The key contribution is a new kind of neural network topology that, for 77% of the bugs in the Defects4J benchmark, ranks the Java class method containing the bug as one of the top 5 most suspicious looking methods for that bug. This compares to 71% from prior work, a significant improvement.
The authors’ neural network topology is based on the observation that different suspiciousness features (code coverage based, mutation based, code complexity based) are best processed first by their own independent hidden network layer, before combining into a final output function. Using a traditional topology, where every node in the hidden layer is a flat convolution of all suspiciousness features, is less effective.
I couldn’t help but notice that keeping a traditional topology and just adding a second hidden layer also improved the results significantly – not to the same level as the authors’ feature-grouped topology, but close. I wonder if added a third hidden layer with a traditional topology would have further narrowed the gap?
Overall, this is great paper, well written, with clear results and a clear contribution on an important topic. It is definitely applicable to chip verification as well as software verification. If anything, chip verification could benefit more since RTL code coverage is more sophisticated than software code coverage, for example in expression coverage.
This is a nice follow-on to earlier reviews on using ML to increase test coverage, predict test coverage and for power estimation. These authors use ML for fault localization in SW as an extension of learning-to-rank fault localization. The latter uses multiple suspiciousness values as learning features for supervised machine learning. The paper has 95 citations.
DeepFL uses these dimensions in suspiciousness ranking: SBFL as statistical analysis on the coverage data of failed/passed tests with 34 suspiciousness values for code elements; MBFL uses mutants (140 variants) to check the impact of code elements on test outcomes for precise fault localization; fault-proneness-based features (e.g., code complexity, 37 of these); finally, 15 textual similarity-based features from the information retrieval area. All of these they use to drive multiple deep learning models.
The authors run experiments on the Defects4J benchmark with 395 known bugs, widely used in software testing research.
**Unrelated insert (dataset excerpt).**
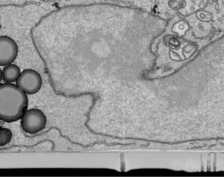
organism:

They compare DeepFL to SBFL/MBFL and to various learning-to-rank approaches. They also look at how often the bug location ranked as top probability, or in the Top-3 and Top-5. The authors’ method outperforms other methods within a project and between projects.
They note that the biggest contributor to performance is the MBFL technique. In comparing runtime to a learn-to-rank approach their method takes ~10X to train but is up to 1000X faster in test (runtimes in the range of .04s – 400s).
A very interesting part of their result analysis clarifies how DeepFL models perform for fault localization and whether deep learning for fault localization is necessary at all. Even though the authors conclude that “MLPDFL can significantly outperform LIBSVM” (Support Vector Machines have just one layer), the difference in Top-5 is just 309 vs. 299, a comparatively small gain.
I wish they had written more about cross-project prediction and had compared runtimes to traditional methods. Still, this is a very nice paper showing a SW debugging technique which seems applicable to RTL and higher level HW descriptions and once again highlights an application of ML to EDA.
There are several interesting papers in this area, some experimenting primarily with features used in the learning method. Some look at most recent code changes for example. Some also play with the ML approach (eg graph-based methods). Each shows incremental improvement in localization accuracy. This domain feels to me like a rich vein to mine for further improvements.